Jie ketiban sial yang kedua saat berjualan berangan dekat arena Play Station. Mafia Taiwan menemukan salah satu Play Station itu aspal [asli tapi palsu]. Chipnya diganti oleh salah satu saudara Kepala Besi. Awalnya, seorang teman Jie meminta Jie untuk menjaga arena itu sebentar karena dia mau kencing, Jie sebenarnya menolak tetapi tuntutan scenario membuatnya menyetujuinya. Saat dia menunggui arena itu, mafia Taiwan menyerbu. Jie terjepit dan berulang kali mengatakan ada kesalahpahaman [yang tidak berdampak sistemik seperti Bank Century] tapi Mafia Taiwan tidak mau tahu. Jie diseret ke belakang, Bos mafia Taiwan [inisial saja BT] memotong telapak tangan kanannya dan melukai wajahnya secara permanen [di tengah-tengah film katanya Jie sudah operasi laser tapi bekas luka tetap tampak]. Teman Jie yang memintanya menjaga tadi langsung lari memanggil Kepala Besi dan rekan-rekannya.
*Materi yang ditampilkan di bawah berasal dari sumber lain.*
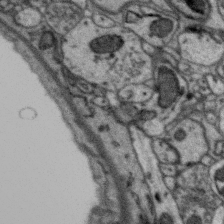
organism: Zebra finch
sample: Brain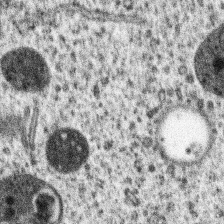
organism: Human
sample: HeLa cells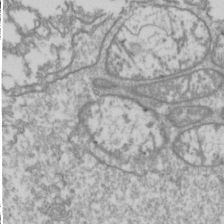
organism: Drosophila
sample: Cell division; meiosis; drosophila spermatocytes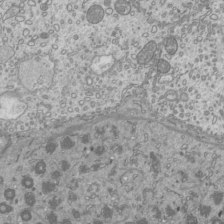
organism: Mouse
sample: Cilia; mouse epididymis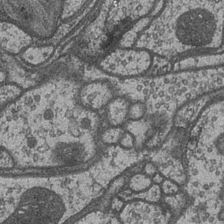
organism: Drosophila
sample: Optic medulla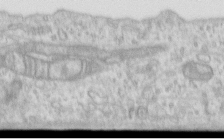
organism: Human
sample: Centriole in RPE cells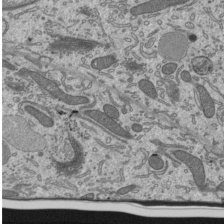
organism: Mouse
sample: Mouse epididymis efferent ductule cilia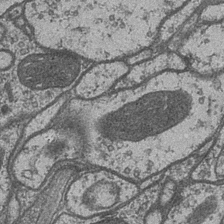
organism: Drosophila
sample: Optic medulla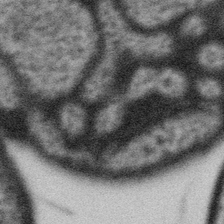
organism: Gemmata obscuriglobus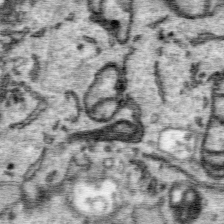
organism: Human
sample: HeLa cells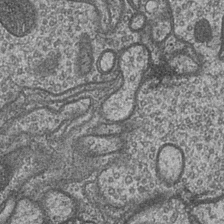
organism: Drosophila
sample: Optic medulla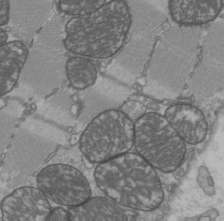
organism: C57BL Mouse
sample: Heart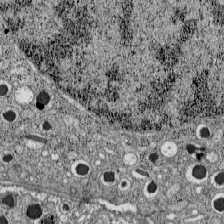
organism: C57BL Mouse
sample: Pancreatic islet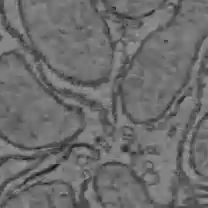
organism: C57BL Mouse
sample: Liver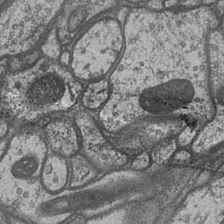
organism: Drosophila
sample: Optic medulla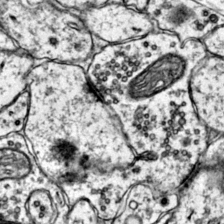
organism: Mouse
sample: Primary visual cortex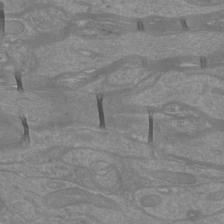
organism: Mouse
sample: Cortical neurons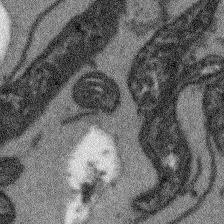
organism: Arabidopsis thaliana
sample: Root tip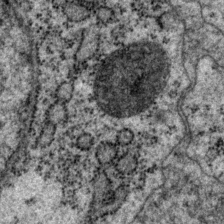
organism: P. pacificus
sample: Pharynx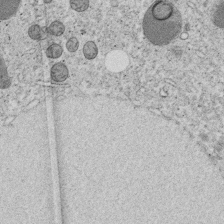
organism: C. elegans
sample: C. elegans embryo early stage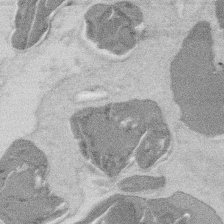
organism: Mouse
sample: T cell stromal cell synapse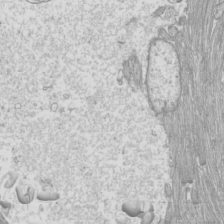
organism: Mouse
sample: Cilia; mouse epididymis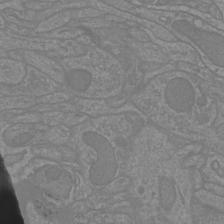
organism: Mouse
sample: Cortical neurons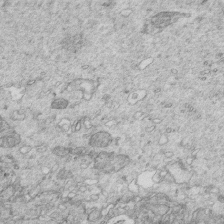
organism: Mouse
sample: Multiciliated cells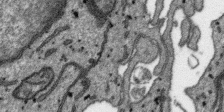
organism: Human
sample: Lung epithelial cells, uninfected (mock) control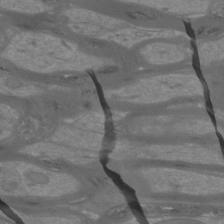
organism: Mouse
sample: Cortical neurons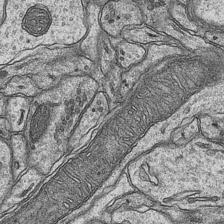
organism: Mouse
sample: CA1 Hippocampus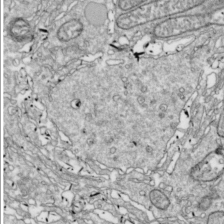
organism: Drosophila
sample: Cell division; meiosis; drosophila spermatocytes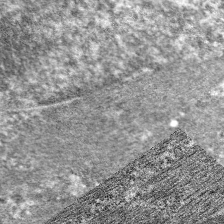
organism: C. elegans
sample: Pharynx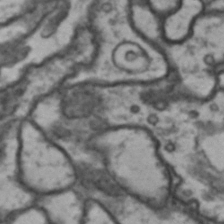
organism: Drosophila
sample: Brain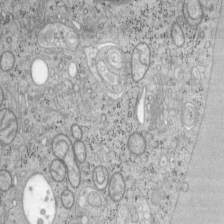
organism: Mouse
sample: OT-I killer T cells with ID8 ovarian cancer cells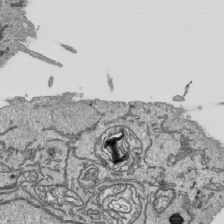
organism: Human
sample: Mitochondria in HCT116 cells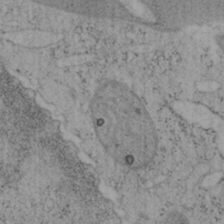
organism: Mouse
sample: OT-I killer T cells with ID8 ovarian cancer cells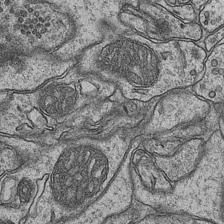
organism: Mouse
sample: CA1 Hippocampus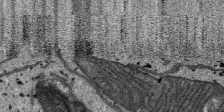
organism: Human
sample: Lung epithelial cells, uninfected (mock) control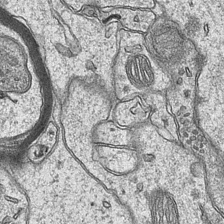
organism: Mouse
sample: CA1 Hippocampus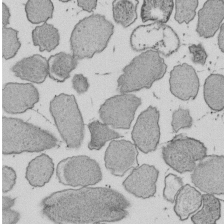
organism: E. coli
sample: Bacterial nucleoid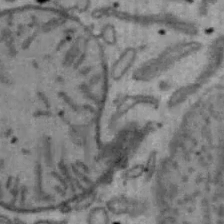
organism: Mouse
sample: Liver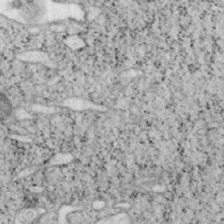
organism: Mouse
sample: OT-I killer T cells with ID8 ovarian cancer cells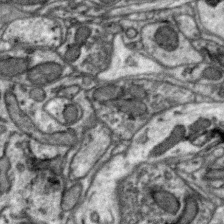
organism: Zebra finch
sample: Brain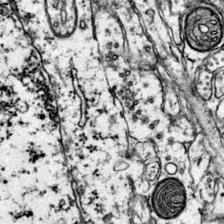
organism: Mouse
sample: Primary visual cortex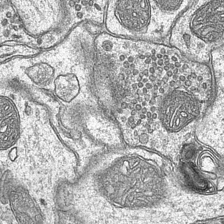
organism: Mouse
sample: CA1 Hippocampus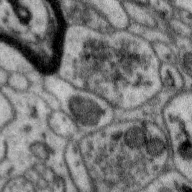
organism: Zebra finch
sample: Brain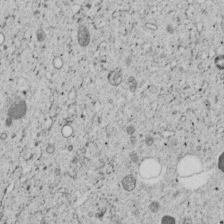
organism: C. elegans
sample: C. elegans embryo early stage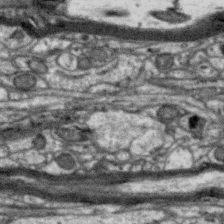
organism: Zebra finch
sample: Brain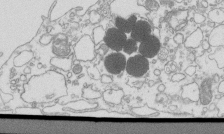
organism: Mouse
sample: Macrophages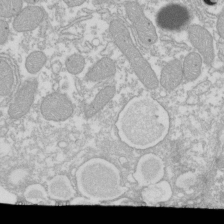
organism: Xenopus
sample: Cilia; centrioles in frog embryo cells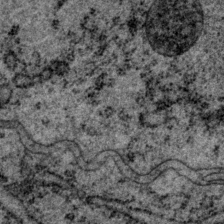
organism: P. pacificus
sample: Pharynx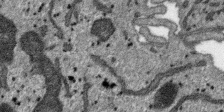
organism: Human
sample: Lung epithelial cells, uninfected (mock) control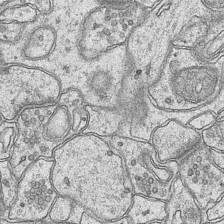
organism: Mouse
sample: CA1 Hippocampus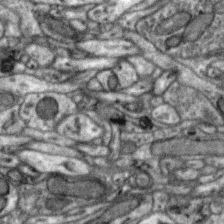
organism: Zebra finch
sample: Brain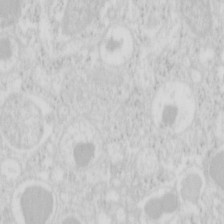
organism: Mouse
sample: Pancreas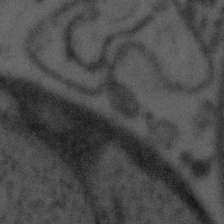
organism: Tuwongella immobilis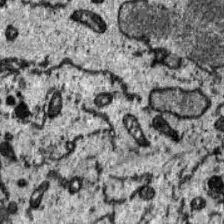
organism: Human
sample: HeLa cells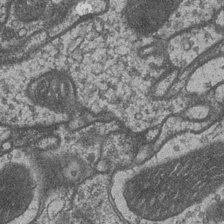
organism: Drosophila
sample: Optic medulla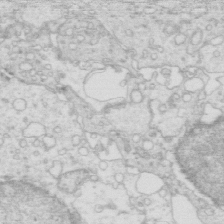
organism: Mouse
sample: Multiciliated cells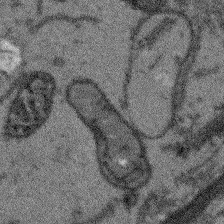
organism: Arabidopsis thaliana
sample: Root tip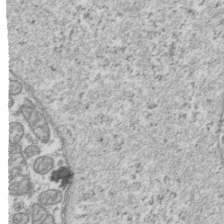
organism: Human
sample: Activated Jurkat CD4+ T cells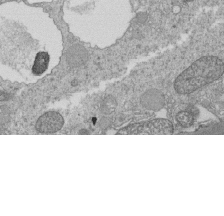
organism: Tetrahymena
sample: Cilia in tetrahymena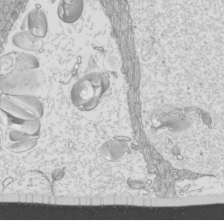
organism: Mouse
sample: Cilia; mouse epididymis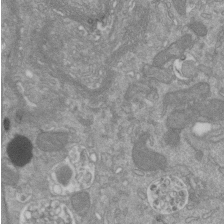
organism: Mouse
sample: ED-1 cell nuclei; centrioles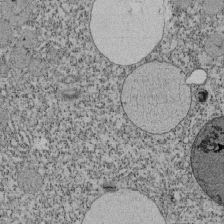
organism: Tetrahymena
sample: Cilia in tetrahymena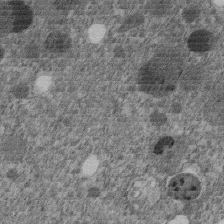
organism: C. elegans
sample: C. elegans embryo early stage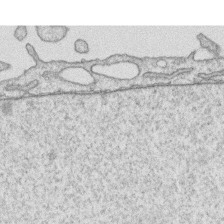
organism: Human
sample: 1205lu cells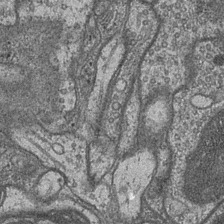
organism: Drosophila
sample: Optic medulla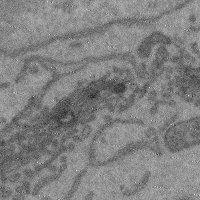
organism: Mouse
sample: Cerebral cortex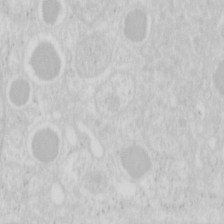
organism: Mouse
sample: Pancreas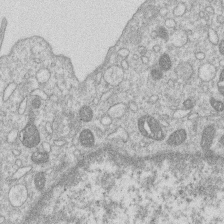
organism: Human
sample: Macrophage cells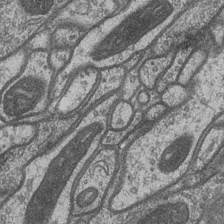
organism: Drosophila
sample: Optic medulla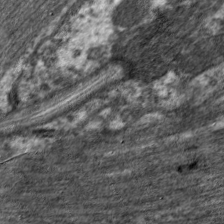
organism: C. elegans
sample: Pharynx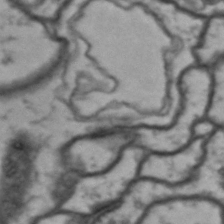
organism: Drosophila
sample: Brain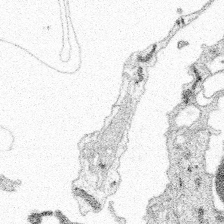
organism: Spongilla lacustris
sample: Multiple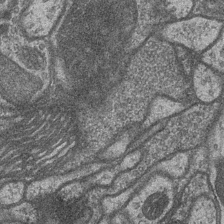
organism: Drosophila
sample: Optic medulla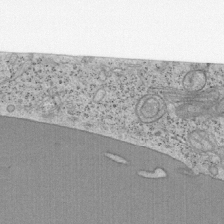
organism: Human
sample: HeLa cells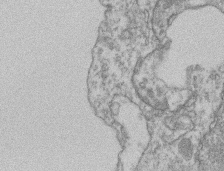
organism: Mouse
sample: T cell stromal cell synapse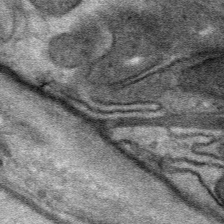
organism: Mouse
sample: Mouse Salivary gland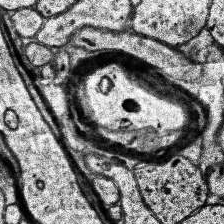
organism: Human
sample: Temporal Lobe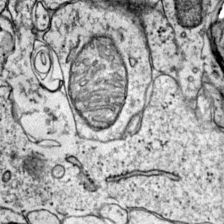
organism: Mouse
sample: Primary visual cortex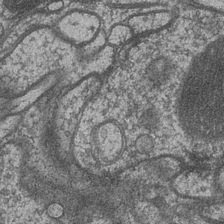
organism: Drosophila
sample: Optic medulla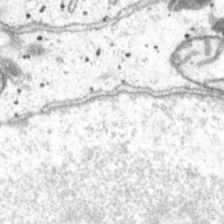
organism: Human
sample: HeLa cells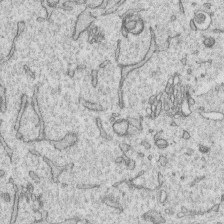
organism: Human
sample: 1205lu cells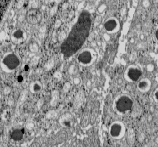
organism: C57BL Mouse
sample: Pancreatic islet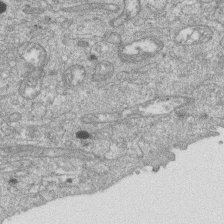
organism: Human
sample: HeLa cell HIV synapse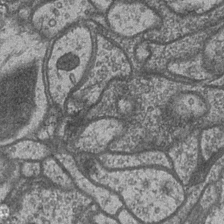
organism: Drosophila
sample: Optic medulla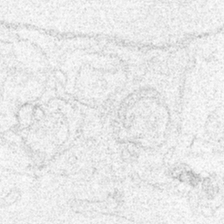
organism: Human
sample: Mitochondria in HCT116 cells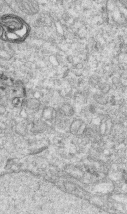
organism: Human
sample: HeLa cell HIV synapse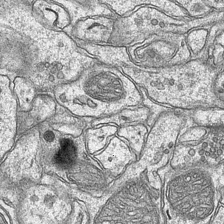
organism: Mouse
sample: CA1 Hippocampus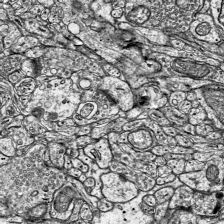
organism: Mouse
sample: Visual Cortex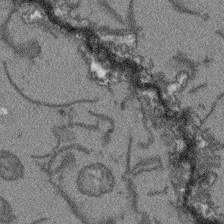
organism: Arabidopsis thaliana
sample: Root tip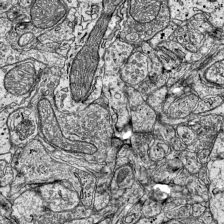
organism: Mouse
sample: Visual Cortex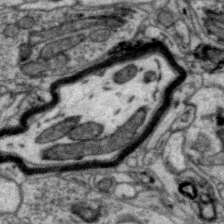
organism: Zebra finch
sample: Brain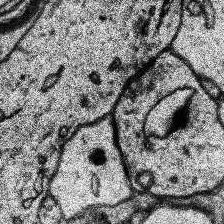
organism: Human
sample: Temporal Lobe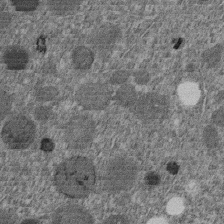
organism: C. elegans
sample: C. elegans embryo early stage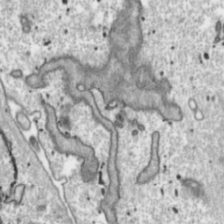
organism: Toxoplasma gondii
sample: Parasites in a vacuole inside a host cell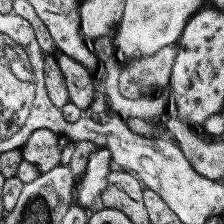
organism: Human
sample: Temporal Lobe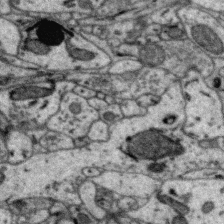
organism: Zebra finch
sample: Brain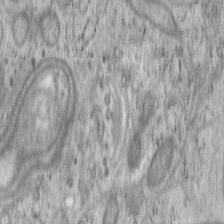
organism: Human
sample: HeLa cells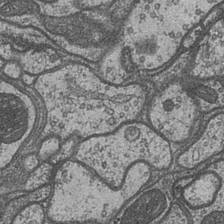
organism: Drosophila
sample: Optic medulla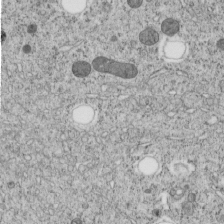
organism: C. elegans
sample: C. elegans embryo early stage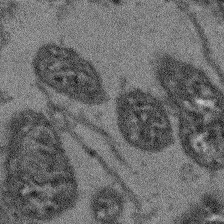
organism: Arabidopsis thaliana
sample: Root tip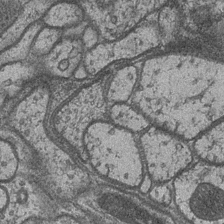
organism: Drosophila
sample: Optic medulla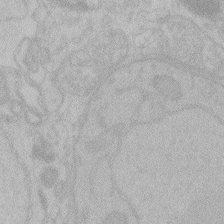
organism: Zebrafish
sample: Macrophage infected with Toxoplasma gondii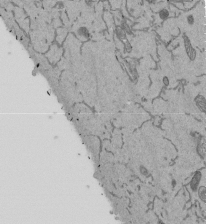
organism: Mouse
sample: ED-1 cell nuclei; centrioles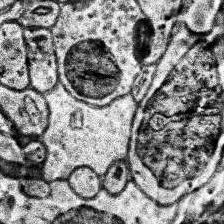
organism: Human
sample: Temporal Lobe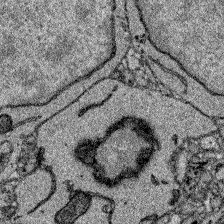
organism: Zebrafish
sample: Larval olfactory bulb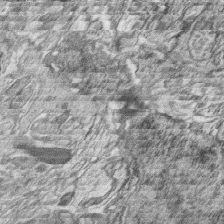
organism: Zebrafish
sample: synaptic ribbons in rod cells and cone cells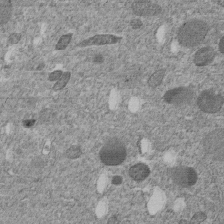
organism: C. elegans
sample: C. elegans embryo early stage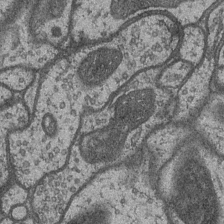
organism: Drosophila
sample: Optic medulla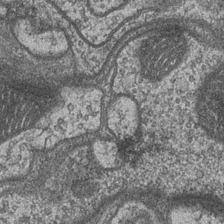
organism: Drosophila
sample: Optic medulla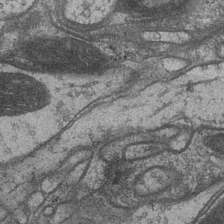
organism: Drosophila
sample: Optic medulla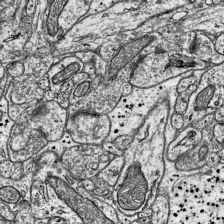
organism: Mouse
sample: Visual Cortex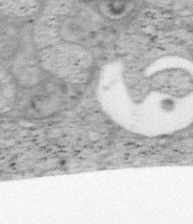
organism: Mouse
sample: OT-I killer T cells with ID8 ovarian cancer cells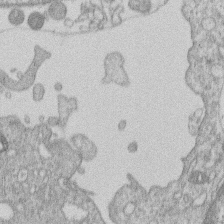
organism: Human
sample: Macrophage cells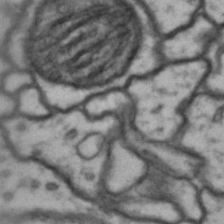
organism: Drosophila
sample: Brain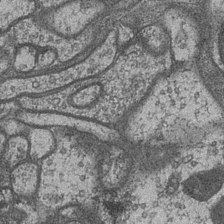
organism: Drosophila
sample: Optic medulla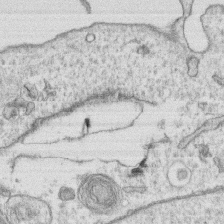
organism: Human
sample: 1205lu cells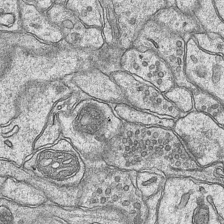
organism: Mouse
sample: CA1 Hippocampus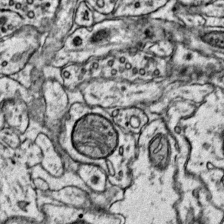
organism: Mouse
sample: Primary visual cortex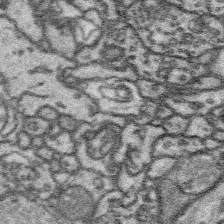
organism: Platynereis dumerilii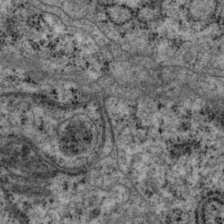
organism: P. pacificus
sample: Pharynx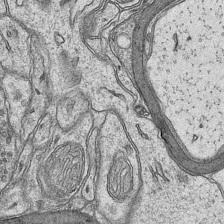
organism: Mouse
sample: CA1 Hippocampus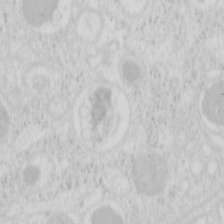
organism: Mouse
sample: Pancreas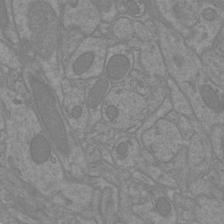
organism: Mouse
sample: Cortical neurons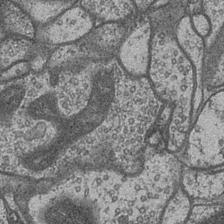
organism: Drosophila
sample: Optic medulla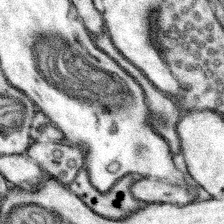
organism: Mouse
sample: Somatosensory cortex neuropil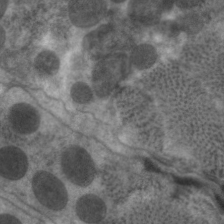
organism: C. elegans
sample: Pharynx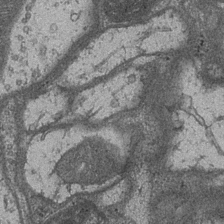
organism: Drosophila
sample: Optic medulla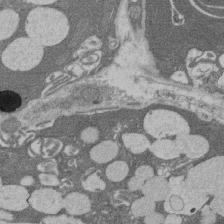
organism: Rat
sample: Salivary granule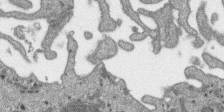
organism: Human
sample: Lung epithelial cells infected with SARS-CoV-2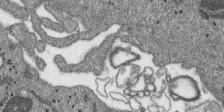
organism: Human
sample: Lung epithelial cells infected with SARS-CoV-2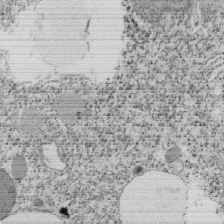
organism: Tetrahymena
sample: Cilia in tetrahymena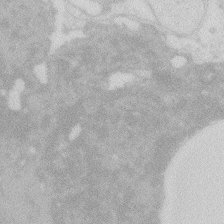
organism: Zebrafish
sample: Macrophage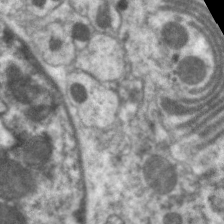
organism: C. elegans
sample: Pharynx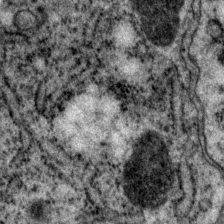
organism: P. pacificus
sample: Pharynx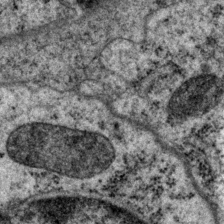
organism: P. pacificus
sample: Pharynx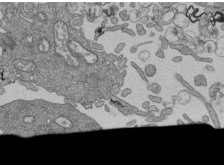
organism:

Setelah sempat diskusi alot, Kepala Besi dan rekan-rekannya datang ke TKP. Mereka akhirnya bisa membebaskan Jie meskipun mereka melihat sendiri potongan telapak tangan Jie diinjak oleh BT. Anehnya, Jie merasa kesakitan saat potongan itu diinjak meski secara medis hal ini tidak mungkin. Barangkali masih ada sinyal batin antara dia dengan bekas organ tubuhnya itu.

Sesampainya di rumah saudara dan rekan Kepala Besi berencana untuk membalas dendam. Kepala Besi meminta mereka tetap tenang dan memikirkan cara terbaik [ketenangannya mengingatkan saya pada para pemimpin Indonesia]. Tengah malam Kepala Besi menyelinap ke rumah BT dan menguping percakapannya dengan seorang anak bos Yakuza [Togawa] yang menyuruh BT untuk membunuh bos Yakuza lainnya yang belakangan adalah suami Xiu Xiu. Beberapa saat kemudian suami Xiu-Xiu datang ke rumah BT. Mereka berdua sebenarnya adalah rekan bisnis [barang haram tentunya, kalau barang halus namanya dukun santet]. Di tengah percakapan suami Xiu-Xiu dikepung oleh begundal2 BT dan terjepit lalu terjatuh ketika dia melihat Kepala Besi di kolong meja. Saat BT hendak menusuk suami Xiu-Xiu, Kepala Besi tiba-tiba muncul dan menyabet lengan BT hingga putus. Hukum qishahsh telah berlaku. Keduanya kemudian kabur dan menjalin pertemanan [gak perlu di-add kayak di FB]. Kepala Besi mengantar suami Xiu-Xiu sampai rumahnya dan bertemu dengan Xiu Xiu di sana. Kepala Besi ternyata pasrah tunangannya telah menjadi istri orang. Dia nrimo ing pandhum. Suami Xiu-Xiu menawarinya untuk bekerja dengannya. Kepala Besi menolak. Kepala Besi meminta Xiu-Xiu menengok ibunya di Cina yang terus mencarinya.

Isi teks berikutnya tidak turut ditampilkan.